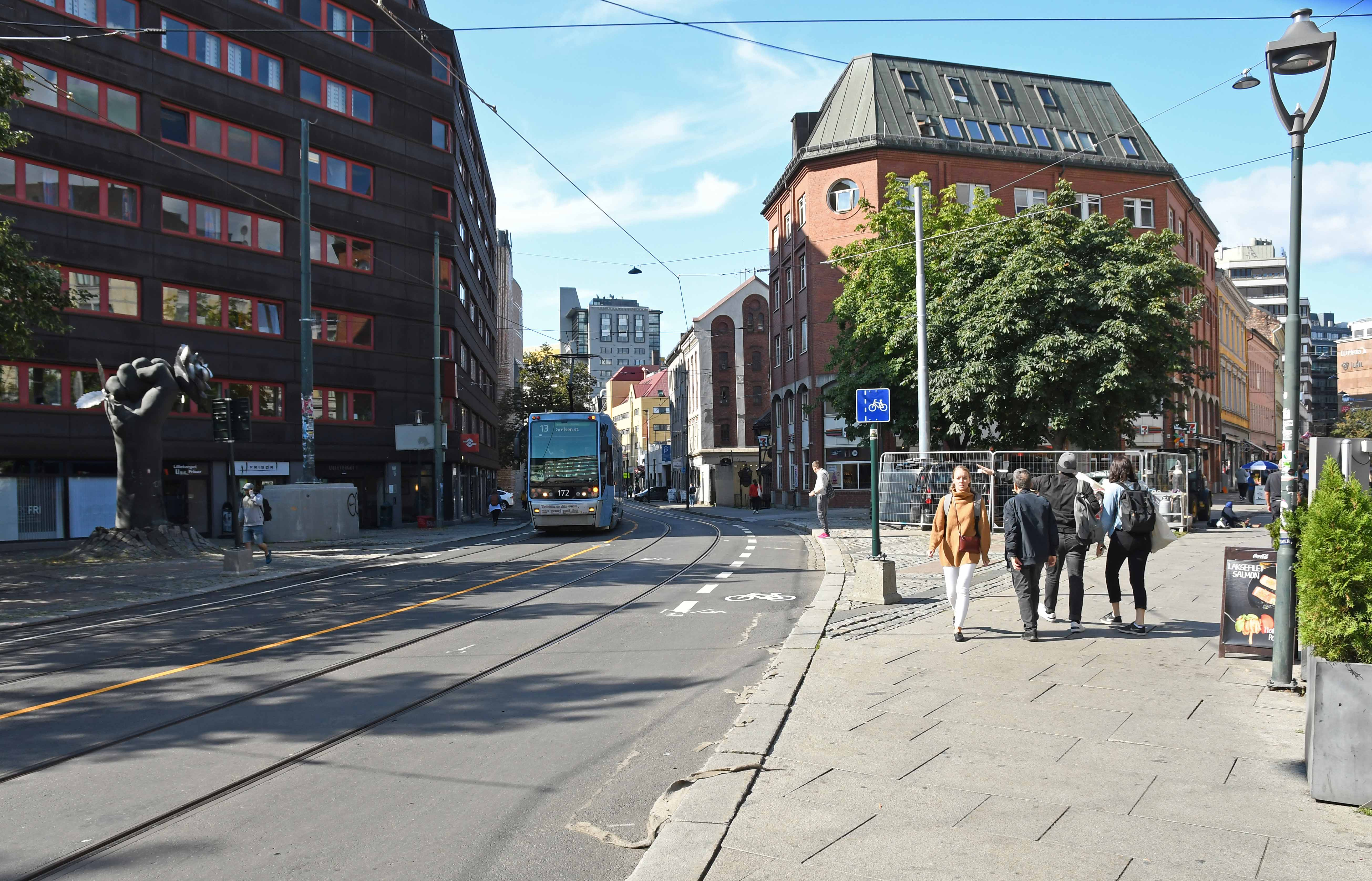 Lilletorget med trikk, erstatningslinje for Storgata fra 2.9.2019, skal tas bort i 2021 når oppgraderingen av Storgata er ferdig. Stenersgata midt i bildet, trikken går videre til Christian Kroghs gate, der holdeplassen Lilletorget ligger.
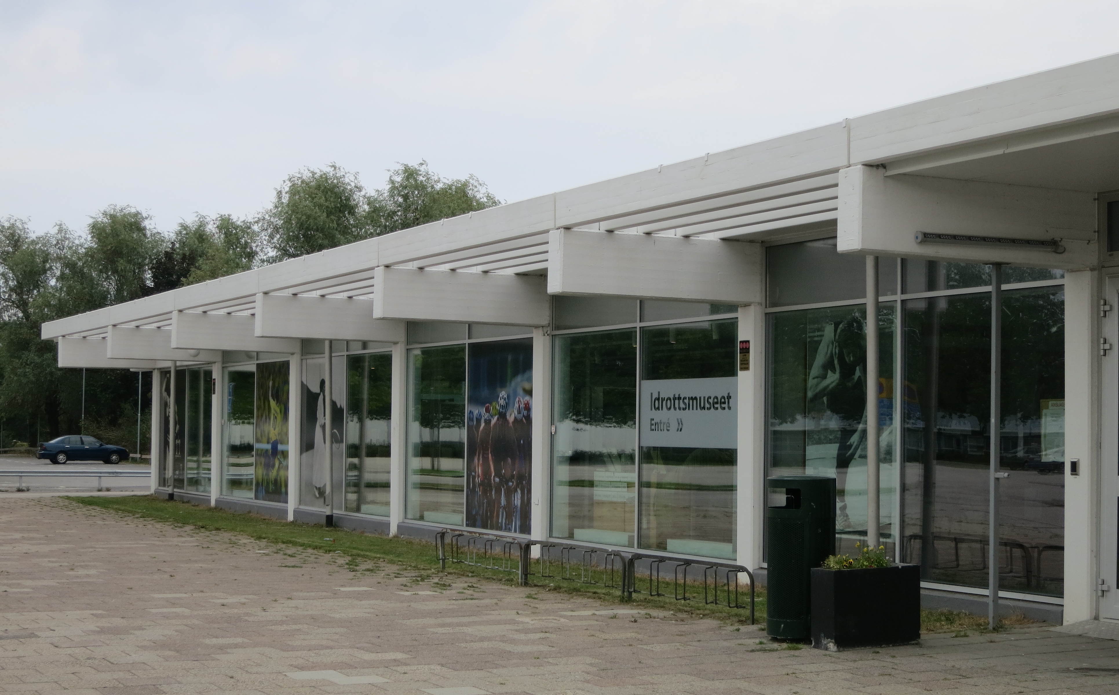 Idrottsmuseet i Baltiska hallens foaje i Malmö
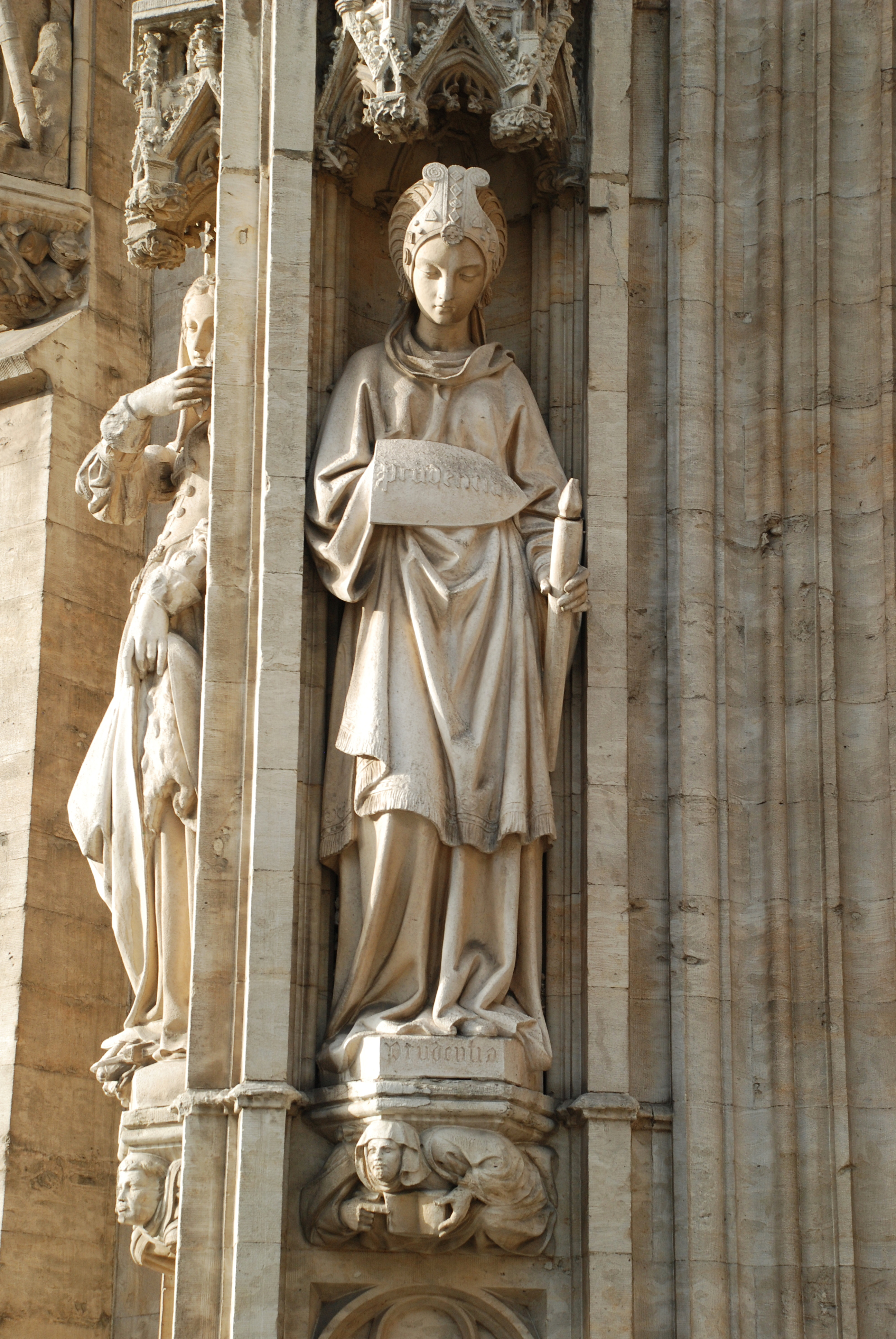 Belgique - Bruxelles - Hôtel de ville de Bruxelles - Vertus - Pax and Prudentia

▶ **What this task involves**
The result should be a word-for-word restatement of all the data, without images.

▶ **Worked solution**
 Lilletorget med trikk, erstatningslinje for Storgata fra 2.9.2019, skal tas bort i 2021 når oppgraderingen av Storgata er ferdig. Stenersgata midt i bildet, trikken går videre til Christian Kroghs gate, der holdeplassen Lilletorget ligger.
 Idrottsmuseet i Baltiska hallens foaje i Malmö
 Belgique - Bruxelles - Hôtel de ville de Bruxelles - Vertus - Pax and Prudentia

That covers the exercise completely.